Large-Scale Machine Learning For Display Advertising
Abstract: In display advertising, we must decide which banner ad to show to which person at which time, in real-time for hundreds of millions of users. Predicting future buyers is a good strategy, but marketers also wish to expand their reach to new audiences, different from previous buyers. In this talk we begin by giving an overview of the display advertising problem in Akamai’s Advertising Decision Systems (ADS) group, and some of the machine learning problems that arise from it. We then present a new algorithm for training linear Support Vector Machines over such large datasets. Our algorithm assumes that the dataset is partitioned over several nodes on a cluster and performs a distributed block minimization along with the subsequent line search. The communication complexity of our algorithm is independent of the number of training examples. With our Map-Reduce/Hadoop implementation of this algorithm the accurate training of SVMs over datasets of tens of millions of examples takes less than 11 minutes.
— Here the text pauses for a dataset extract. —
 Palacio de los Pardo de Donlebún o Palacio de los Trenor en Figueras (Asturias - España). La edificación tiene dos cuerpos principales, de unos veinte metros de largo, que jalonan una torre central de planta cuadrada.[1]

Bios: Rosie Jones is Director of Computational Advertising at Akamai Technologies. Her research interests include computational advertising, web search, geographic information retrieval, and natural language processing. She received her PhD from the School of Computer Science at Carnegie Mellon University under the supervision of Tom Mitchell, where her doctoral thesis was titled Learning to Extract Entities from Labeled and Unlabeled Text. Prior to Akamai, Dr. Jones was a senior research scientist at Yahoo! Labs, where she worked on sponsored search advertising and query session analysis. She has served on the Senior PC for SIGIR and is a Senior Member of the ACM.
Dmitry Pechyony is a Research Scientist at Akamai Technologies. His research interests include statistical and computational machine learning, computational advertising and data mining. He received his PhD from the Technion – Israel Institute of Technology under the supervision of Ran El-Yaniv. Dmitry’s PhD thesis dealt with theoretical and empirical aspects of transductive learning. Before coming to Akamai he held a postdoctoral position at NEC Labs, under the supervision of Vladimir Vapnik. Dmitry has served on program committees of many recent machine learning and web data mining conferences.